8. Reflection of activities in the lesson

Goals:

• organize the fixation of new content studied in the lesson;
• organize the fixation of the degree of compliance with the set goal and the results of activities;
• organize verbal fixation of steps to achieve the goal;
• based on the results of the analysis of the work in the lesson, organize the fixation of directions for future activities;
• organize self-assessment by students of work in the lesson;
• organize discussion and record homework.

Organization of the educational process at stage 8:

- What did you study today?
- What new did you learn at the lesson?
- What goals did you set for yourself?
– Have you achieved your goals?
- What helped you cope with difficulties?
- Review your work in class.

Students work with reflection cards (P).

Homework: slide 18.

• paragraph P.17 of the textbook read
• №17.2,
• №17.3,
• №17.11.

Bibliography:

1. A.G. Mordkovich. Algebra, class 8. In two parts. Textbook for students of educational institutions. M.: Mnemozina. 2011.
2. Internet resources.

2). Then we build a graph of a linear function y \u003d -3x + 6 y x y \u003d -3x + 6

Functions whose graphs are parallel to the x-axis 2nd case: K=0 In this case, the function takes the form y=b y Y=2 Y=-3 Y=0 x

If k is greater than zero, then the lines are located in the first and third quadrants. The larger the coefficient, the closer the straight line is pressed to the Oy axis, and the smaller the coefficient, the closer the straight line is to the Ox axis.
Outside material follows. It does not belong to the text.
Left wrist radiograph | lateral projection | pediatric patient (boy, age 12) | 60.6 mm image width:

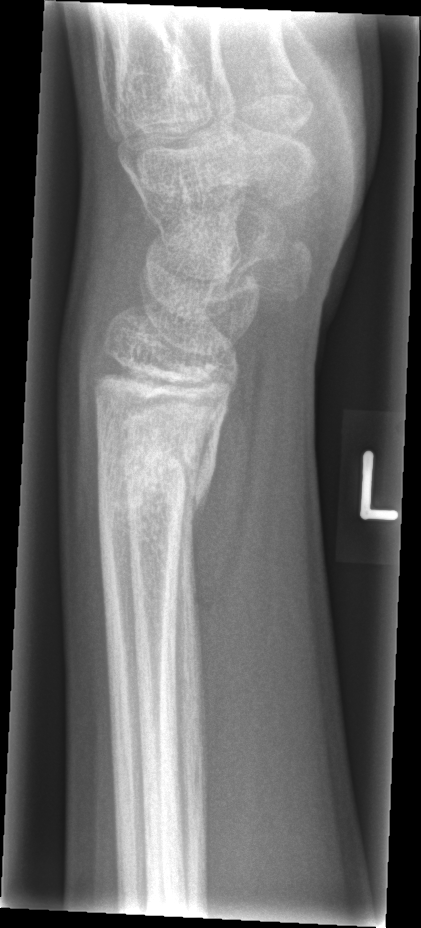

That is, the larger the slope, the greater the angle between the straight line and the x-axis.

5 Y \u003d 2x +6 Y \u003d 2x - 5 x y Two lines are parallel if they have the same angle of inclination, and it depends on the slope k 0 Two lines are parallel if they have the same slope.
Conclusions 1. A function of the form y = kx + b, where k and b are some numbers, is called a linear function. Line graph is a straight line. 2. A function of the form y= kx is called direct proportionality, and its graph passes through the origin. 3. The graph of the function y \u003d b is parallel to the x-axis and passes through the point with coordinates (0; b). 4. The coefficient k is called the slope. It determines the angle of inclination of the straight line to the x-axis. 5. If two different lines have equal slope coefficients, then the graphs of these functions will be parallel, if their slope coefficients are not equal, then the graphs will intersect.